Kennedy was commissioned by the San Jose Public Art Program to work alongside sculptor Diana Pumpelly Bates in 2004 on completion of a community project for the Coyote Creek Trail recreational area of San Jose and Santa Clara County, California. Their public artworks, including Kennedy's 'Ripple Effect', are used to promote public awareness of a concrete landing pad and ramp leading to a levee where strollers, wheelchairs, and bicyclists have greater accessibility to the site.

Kennedy was included in the 2021 edition of The Billboard Creative, presenting a portrait from her 1989 Berlin Wall installation on a high-traffic commercial billboard in Los Angeles.

In 2024, Kennedy was named a Creative Ambassador by the City of San Jose's Office of Cultural Affairs, producing a creative project that invites active participation from residents and celebrates the diversity of San Jose's cultural communities. Her project, The Broadside Art and Poetry Project, offers public workshops where San Jose residents produce customized broadsides, giving voice to a wide variety of creative people in the San Jose community.

==Publications==

In 2016 Kennedy published Nature Speaks: Art and Poetry for the Earth (White Cloud Press). It won the 2017 Eric Hoffer and Silver Nautilus poetry book awards for its use of combined visual art and poetry highlighting natural and ecological themes. Nature Speaks was also reviewed by Helen Dumont for the August 2017 edition of the Midwest Book Review.

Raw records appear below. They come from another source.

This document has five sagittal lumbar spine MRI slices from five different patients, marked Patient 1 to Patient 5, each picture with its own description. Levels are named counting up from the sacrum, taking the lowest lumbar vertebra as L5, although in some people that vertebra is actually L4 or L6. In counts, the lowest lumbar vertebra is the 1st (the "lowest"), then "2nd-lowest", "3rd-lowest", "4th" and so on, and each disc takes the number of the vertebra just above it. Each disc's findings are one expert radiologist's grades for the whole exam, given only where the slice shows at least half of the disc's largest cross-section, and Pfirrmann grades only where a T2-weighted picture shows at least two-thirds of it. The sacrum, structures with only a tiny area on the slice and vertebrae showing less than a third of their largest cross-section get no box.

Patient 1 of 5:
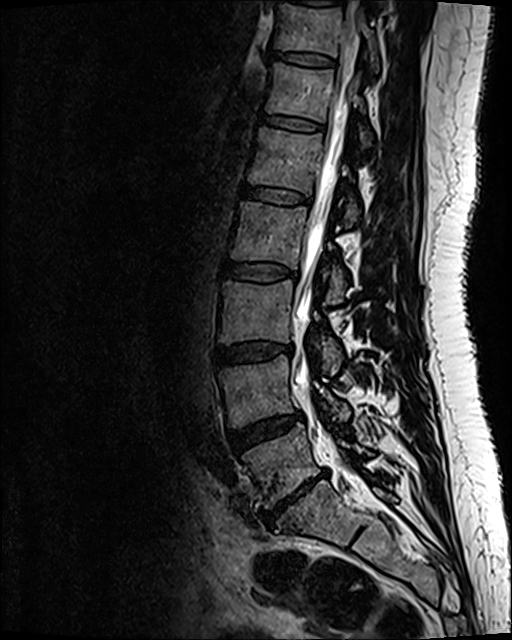 Sagittal T2 SPACE (3D) lumbar spine MRI, Sex F, Sagittal slice index 49
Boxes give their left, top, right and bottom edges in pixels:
5th disc: left=243, top=185, right=310, bottom=204.
4th vertebra: left=231, top=203, right=346, bottom=302.
3rd-lowest vertebra: left=219, top=281, right=342, bottom=372.
4th disc: left=224, top=262, right=298, bottom=280.
5th vertebra: left=249, top=128, right=360, bottom=224.
2nd-lowest disc: left=229, top=412, right=301, bottom=449.
6th disc: left=262, top=116, right=321, bottom=131.
2nd-lowest vertebra: left=222, top=355, right=349, bottom=426.
7th vertebra: left=276, top=4, right=378, bottom=70.
Lowest disc: left=262, top=471, right=327, bottom=525.
3rd-lowest disc: left=216, top=342, right=292, bottom=365.
Lowest vertebra: left=243, top=425, right=369, bottom=506.
7th disc: left=271, top=50, right=333, bottom=65.
Spinal canal: left=293, top=7, right=358, bottom=388.
6th vertebra: left=267, top=64, right=372, bottom=146.

Per-level radiological findings:
  lowest disc: lower-endplate change, disc narrowing, Modic type III, disc bulging, disc herniation, upper-endplate change
  4th disc: Pfirrmann grade 2
  3rd-lowest disc: Pfirrmann grade 2, disc bulging
  5th disc: Pfirrmann grade 2
  2nd-lowest disc: Pfirrmann grade 3, disc bulging
  6th disc: Pfirrmann grade 2
  7th disc: Pfirrmann grade 2

Patient 2 of 5:
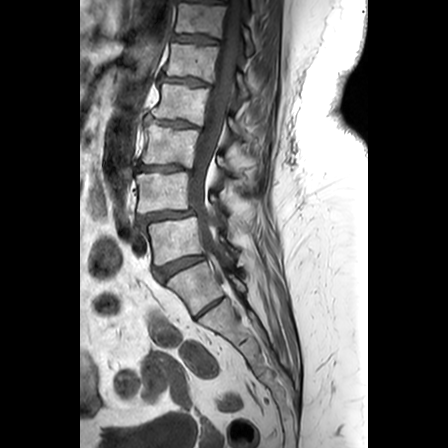 Sagittal T1-weighted lumbar spine MRI | 448x448 px
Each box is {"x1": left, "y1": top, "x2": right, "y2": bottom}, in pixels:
Structures:
* 3rd-lowest disc at {"x1": 137, "y1": 162, "x2": 192, "y2": 169}
* 5th vertebra at {"x1": 165, "y1": 40, "x2": 248, "y2": 94}
* 2nd-lowest disc at {"x1": 137, "y1": 207, "x2": 193, "y2": 223}
* thecal sac / spinal canal at {"x1": 189, "y1": 0, "x2": 241, "y2": 290}
* lowest vertebra at {"x1": 147, "y1": 213, "x2": 234, "y2": 262}
* 3rd-lowest vertebra at {"x1": 141, "y1": 122, "x2": 249, "y2": 180}
* 6th vertebra at {"x1": 174, "y1": 1, "x2": 253, "y2": 51}
* 4th vertebra at {"x1": 151, "y1": 80, "x2": 242, "y2": 133}
* 4th disc at {"x1": 146, "y1": 113, "x2": 200, "y2": 127}
* lowest disc at {"x1": 153, "y1": 251, "x2": 204, "y2": 277}
* 5th disc at {"x1": 158, "y1": 72, "x2": 211, "y2": 85}
* 2nd-lowest vertebra at {"x1": 136, "y1": 168, "x2": 225, "y2": 211}
* 6th disc at {"x1": 170, "y1": 32, "x2": 216, "y2": 41}

Degenerative findings by level:
  5th disc: Modic type II, disc bulging, disc narrowing, lower-endplate change, upper-endplate change
  6th disc: Modic type II, lower-endplate change, upper-endplate change
  4th disc: disc bulging, disc narrowing, lower-endplate change, upper-endplate change, Modic type II
  3rd-lowest disc: lower-endplate change, disc narrowing, disc bulging, Modic type II, upper-endplate change
  2nd-lowest disc: disc bulging, disc narrowing, spondylolisthesis
  lowest disc: disc bulging

Patient 3 of 5:
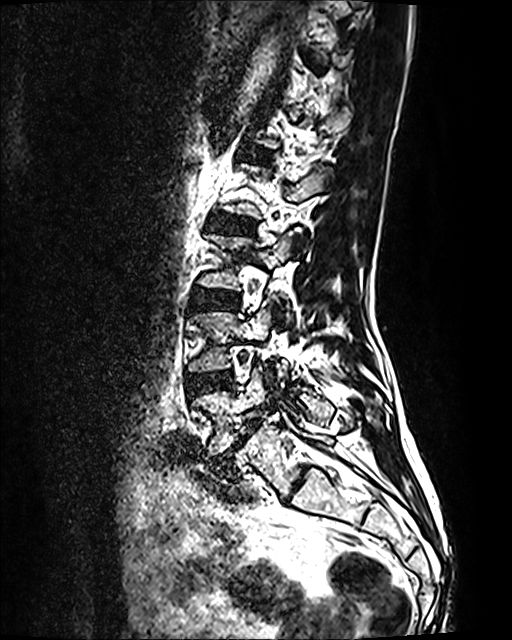

MRI lumbar spine (T2 SPACE (3D)), sagittal plane
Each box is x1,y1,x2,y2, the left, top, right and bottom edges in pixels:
{"disc L3/L4": "192,289,236,310", "L2/L3": "216,215,251,232", "L5/S1": "211,418,262,469", "disc L4/L5": "189,372,230,395", "L4 vertebra": "190,300,286,379", "L3": "200,230,298,290", "L5": "192,364,332,456"}

Per-level radiological findings:
  L5/S1: disc narrowing, spondylolisthesis, disc bulging, Modic type II
  L3/L4: no spondylolisthesis, narrowing, bulging, herniation, Modic or endplate change recorded

Patient 4 of 5:
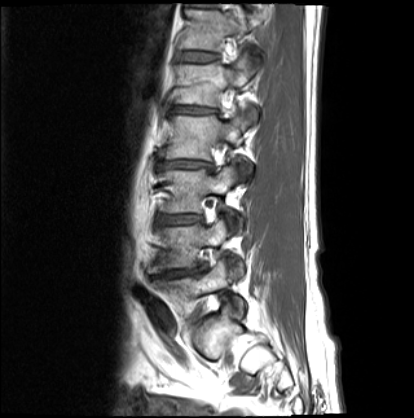

Lumbar spine MR, T1-weighted, sagittal | Field of view 260x262 mm | Slice 13 of 18 | 414x418 px

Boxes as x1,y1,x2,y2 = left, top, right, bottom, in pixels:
{"lowest vertebra": "153,260,244,319", "5th disc": "171,106,218,113", "3rd-lowest vertebra": "159,166,241,229", "4th vertebra": "158,112,251,173", "5th vertebra": "175,54,257,117", "6th vertebra": "180,10,257,51", "3rd-lowest disc": "158,215,202,224", "6th disc": "180,52,218,61", "2nd-lowest disc": "153,268,201,277", "2nd-lowest vertebra": "148,219,242,275", "4th disc": "157,161,210,168"}

Radiological gradings:
- 2nd-lowest disc: Modic type II, upper-endplate change, lower-endplate change, disc narrowing, disc bulging
- 4th disc: Modic type II, upper-endplate change, disc narrowing, lower-endplate change, disc bulging
- 3rd-lowest disc: disc bulging, Modic type II, disc narrowing
- 5th disc: Modic type II, disc bulging, upper-endplate change, disc narrowing, lower-endplate change
- 6th disc: no Modic or endplate change, herniation, narrowing, bulging or spondylolisthesis recorded

Patient 5 of 5:
Slice 60 of 139, Lumbar spine MR, T2 SPACE (3D), sagittal, Patient sex: F, Field of view 240x307 mm, slice spacing 0.9 mm 
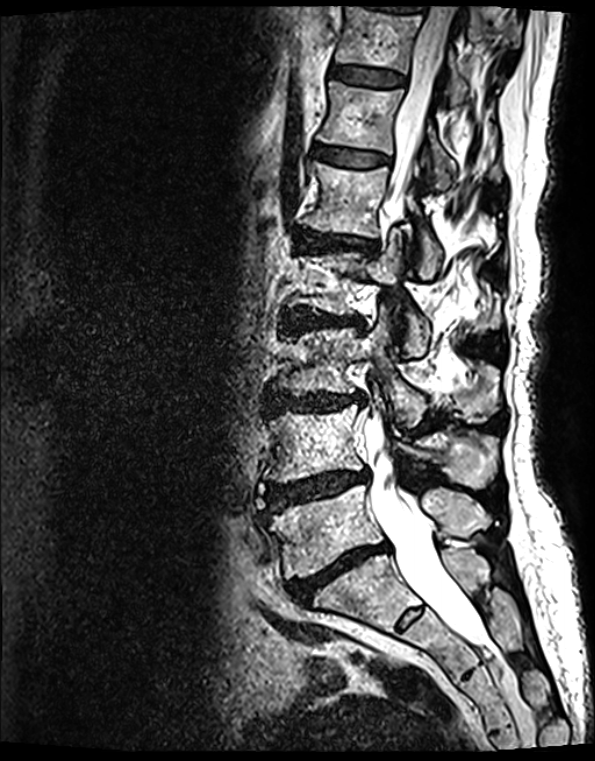
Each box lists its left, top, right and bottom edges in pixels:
Segmented structures:
* L1 vertebra = left=307, top=163, right=441, bottom=278
* disc T11/T12 = left=330, top=66, right=404, bottom=88
* disc L2/L3 = left=288, top=310, right=356, bottom=327
* L5/S1 = left=289, top=543, right=385, bottom=603
* L3 vertebra = left=277, top=306, right=497, bottom=427
* L2 vertebra = left=291, top=231, right=497, bottom=357
* T12 vertebra = left=320, top=82, right=454, bottom=192
* L4 vertebra = left=265, top=399, right=494, bottom=488
* L3/L4 = left=267, top=392, right=362, bottom=409
* disc T12/L1 = left=315, top=146, right=385, bottom=168
* disc L4/L5 = left=266, top=471, right=368, bottom=509
* spinal canal = left=369, top=7, right=477, bottom=641
* disc L1/L2 = left=299, top=233, right=370, bottom=250
* T11 vertebra = left=336, top=7, right=464, bottom=102
* L5 = left=270, top=485, right=490, bottom=579

Radiological gradings:
  L1/L2: Pfirrmann grade 4, lower-endplate change, Modic type II, disc bulging, upper-endplate change, disc narrowing
  L4/L5: Pfirrmann grade 4, Modic type II, lower-endplate change, disc narrowing, disc herniation, disc bulging, upper-endplate change
  L5/S1: Pfirrmann grade 5, upper-endplate change, Modic type II, lower-endplate change, disc narrowing, disc bulging
  T11/T12: Pfirrmann grade 2, upper-endplate change, lower-endplate change, Modic type II
  L3/L4: Pfirrmann grade 4, upper-endplate change, disc bulging, lower-endplate change, Modic type II, disc narrowing
  L2/L3: Modic type II, upper-endplate change, disc narrowing, lower-endplate change, disc bulging
  T12/L1: Pfirrmann grade 2, upper-endplate change, lower-endplate change, Modic type II
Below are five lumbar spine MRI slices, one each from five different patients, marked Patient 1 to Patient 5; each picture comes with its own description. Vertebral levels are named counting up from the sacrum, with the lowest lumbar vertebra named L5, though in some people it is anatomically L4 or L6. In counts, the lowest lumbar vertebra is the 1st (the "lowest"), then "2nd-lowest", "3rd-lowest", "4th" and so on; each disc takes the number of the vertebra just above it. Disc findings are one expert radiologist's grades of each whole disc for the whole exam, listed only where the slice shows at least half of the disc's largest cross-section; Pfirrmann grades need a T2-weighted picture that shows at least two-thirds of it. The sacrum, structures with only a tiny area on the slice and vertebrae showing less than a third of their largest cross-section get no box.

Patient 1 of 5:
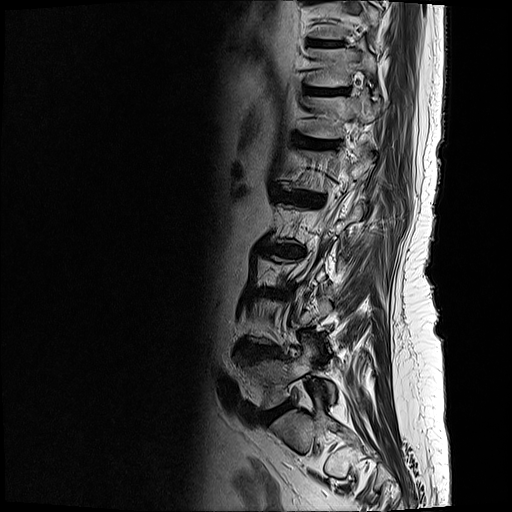 T2-weighted sagittal MRI of the lumbar spine; Slice 4 of 21

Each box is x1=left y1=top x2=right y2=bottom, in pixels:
Lowest disc: x1=262 y1=403 x2=290 y2=423.
7th vertebra: x1=306 y1=47 x2=376 y2=86.
7th disc: x1=309 y1=89 x2=349 y2=94.
8th disc: x1=309 y1=39 x2=341 y2=46.
5th disc: x1=280 y1=192 x2=323 y2=205.
6th vertebra: x1=304 y1=91 x2=380 y2=138.
2nd-lowest disc: x1=238 y1=344 x2=282 y2=361.
6th disc: x1=297 y1=139 x2=338 y2=147.
Lowest vertebra: x1=242 y1=343 x2=334 y2=409.
4th disc: x1=259 y1=241 x2=304 y2=256.

Expert MSK radiologist gradings (per disc):
• 6th disc: Pfirrmann grade 4, upper-endplate change, Modic type II, lower-endplate change
• 4th disc: Pfirrmann grade 5, disc bulging, Modic type II, upper-endplate change, lower-endplate change, disc narrowing
• 5th disc: Pfirrmann grade 5, lower-endplate change, Modic type II, disc bulging, upper-endplate change, disc narrowing
• 7th disc: Pfirrmann grade 4, lower-endplate change, upper-endplate change
• 8th disc: lower-endplate change, upper-endplate change
• 2nd-lowest disc: disc bulging, upper-endplate change, lower-endplate change

Patient 2 of 5:
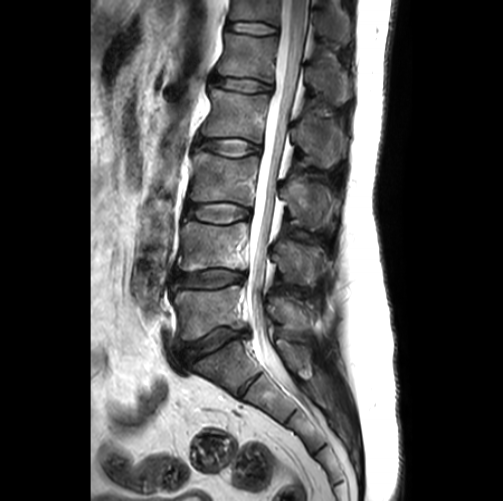
Sex M; MRI lumbar spine (T2-weighted), sagittal plane
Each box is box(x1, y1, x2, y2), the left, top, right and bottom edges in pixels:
IVD L5/S1: box(174, 327, 247, 369)
L5 vertebra: box(173, 285, 309, 339)
L1: box(217, 33, 350, 104)
L4 vertebra: box(177, 222, 326, 282)
T12 vertebra: box(229, 0, 351, 45)
spinal canal: box(247, 0, 308, 386)
IVD L2/L3: box(196, 139, 260, 156)
L1/L2: box(211, 75, 270, 91)
L2 vertebra: box(202, 88, 343, 168)
L3 vertebra: box(190, 151, 332, 227)
IVD L3/L4: box(185, 204, 250, 222)
IVD T12/L1: box(226, 22, 277, 34)
IVD L4/L5: box(169, 270, 244, 292)

Expert MSK radiologist gradings (per disc):
- L2/L3: Pfirrmann grade 2
- L1/L2: Pfirrmann grade 2
- L4/L5: Pfirrmann grade 3, lower-endplate change, Modic type II, upper-endplate change, disc narrowing, disc bulging
- L3/L4: Pfirrmann grade 2
- T12/L1: Pfirrmann grade 1
- L5/S1: Pfirrmann grade 3, disc narrowing, disc bulging

Patient 3 of 5:
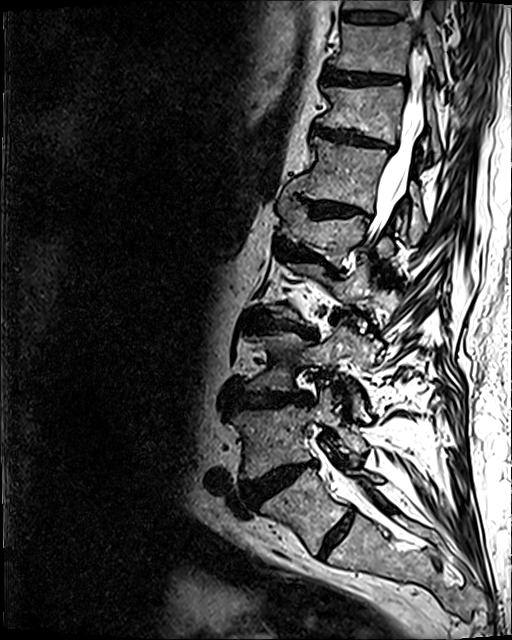 MRI lumbar spine (T2 SPACE (3D)), sagittal plane; Sagittal slice index 79

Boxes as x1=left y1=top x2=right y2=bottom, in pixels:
{"disc L5/S1": "x1=318 y1=511 x2=353 y2=557", "L2/L3": "x1=250 y1=313 x2=315 y2=337", "disc L4/L5": "x1=245 y1=462 x2=314 y2=503", "L3/L4": "x1=232 y1=386 x2=311 y2=411", "T12/L1": "x1=306 y1=201 x2=368 y2=217", "disc T10/T11": "x1=325 y1=69 x2=405 y2=85", "disc T11/T12": "x1=314 y1=125 x2=392 y2=150", "L1 vertebra": "x1=278 y1=193 x2=393 y2=259", "L1/L2": "x1=277 y1=240 x2=329 y2=262", "spinal canal": "x1=347 y1=50 x2=427 y2=489", "L5 vertebra": "x1=261 y1=468 x2=382 y2=553", "T9/T10": "x1=342 y1=11 x2=398 y2=22", "L3 vertebra": "x1=245 y1=325 x2=377 y2=416", "T12 vertebra": "x1=291 y1=137 x2=427 y2=244", "T11": "x1=317 y1=83 x2=439 y2=159", "L4": "x1=234 y1=387 x2=366 y2=478", "T10 vertebra": "x1=330 y1=13 x2=444 y2=84"}

Expert MSK radiologist gradings (per disc):
  T11/T12: Pfirrmann grade 4, disc narrowing, upper-endplate change, disc bulging, lower-endplate change
  T9/T10: Pfirrmann grade 3, lower-endplate change
  T10/T11: Pfirrmann grade 4, disc bulging, lower-endplate change, upper-endplate change
  T12/L1: disc bulging, upper-endplate change, disc narrowing, lower-endplate change
  L3/L4: Pfirrmann grade 4, disc narrowing, upper-endplate change, disc bulging, lower-endplate change
  L2/L3: Modic type II, disc narrowing, upper-endplate change, lower-endplate change, disc bulging
  L4/L5: Pfirrmann grade 5, disc herniation, upper-endplate change, disc narrowing, lower-endplate change, disc bulging, Modic type II
  L5/S1: no spondylolisthesis, narrowing, bulging, herniation, Modic or endplate change recorded

Patient 4 of 5:
Sagittal slice index 70, 618x793 px, Field of view 240x308 mm, slice spacing 0.9 mm, Lumbar spine MR, T2 SPACE (3D), sagittal

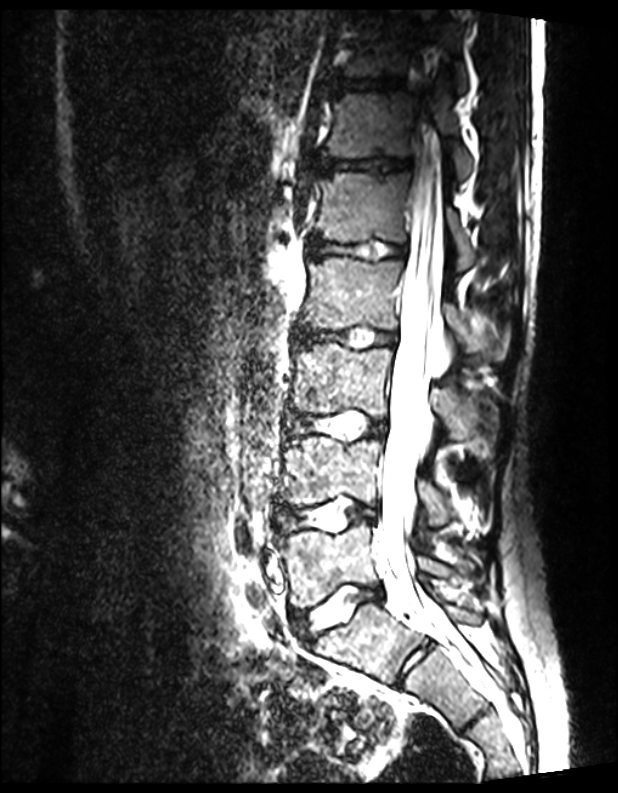
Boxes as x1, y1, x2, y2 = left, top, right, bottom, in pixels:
{"IVD T12/L1": "317, 157, 408, 174", "IVD L5/S1": "295, 585, 381, 640", "spinal canal": "372, 43, 470, 668", "L4 vertebra": "282, 437, 481, 534", "T11/T12": "324, 77, 402, 93", "T11": "337, 10, 467, 91", "T12": "324, 92, 472, 180", "L5": "277, 520, 469, 608", "IVD L2/L3": "293, 326, 396, 348", "IVD L4/L5": "277, 499, 377, 531", "L3/L4": "286, 411, 387, 439", "L1/L2": "309, 237, 405, 260", "L3 vertebra": "292, 343, 496, 450", "L2 vertebra": "300, 257, 511, 361", "L1": "313, 173, 483, 270"}

Expert MSK radiologist gradings (per disc):
  L5/S1: Pfirrmann grade 1
  L3/L4: Pfirrmann grade 1
  L2/L3: Pfirrmann grade 1
  T11/T12: Pfirrmann grade 1
  L1/L2: Pfirrmann grade 1
  T12/L1: Pfirrmann grade 1
  L4/L5: Pfirrmann grade 1

Patient 5 of 5:
Sagittal T2 SPACE (3D) lumbar spine MRI; Scanner: SIEMENS Avanto_fit (1.5T); 526x661 px; Slice 50/124

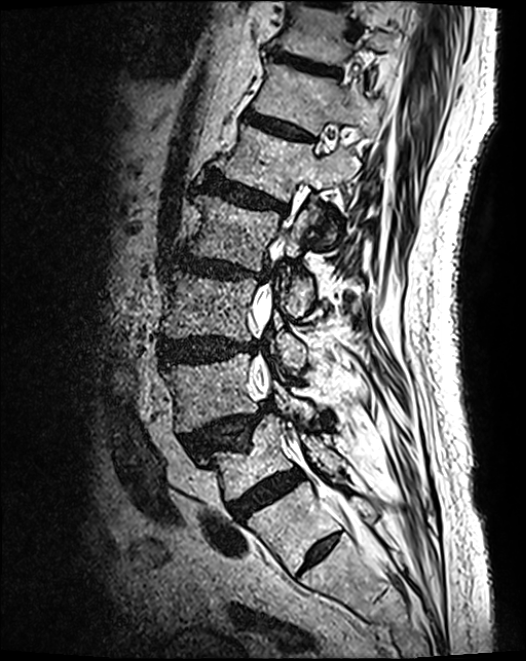 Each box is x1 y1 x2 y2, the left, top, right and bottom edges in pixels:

As featured in Gravel Magazine, her work includes projects such as "Plankton Follies", a cento, or a poem created from lines of existing writing. These poems and ink illustrations emphasize the impact of climate change on plankton while incorporating passages from Barbara W. Tuchman's The March of Folly as well as works by Richard R. Kirby and Christian Sardet.

Kennedy has also served as a contributor to other publications. Her satirical poem, Habeas Corpus, was featured in Birds Fall Silent in the Mechanical Sea, a 2019 anthology of poetry and fictional writing. "Canary: A Literary Journal of the Environmental Crisis," published her poems, First Words and Unseen in 2018. Another two of her poems, Another Day and Seven Springs were published in, "The Midwest Quarterly: A Journal of Contemporary Thought," published by Pittsburg State University in the Fall of 2020. Her poem, "Close as Blood," was published in Caesura, a journal of art and poetry printed by the Poetry Center San Jose. [Caesura, Poetry Center San Jose, Spring 2023, San Jose, CA.]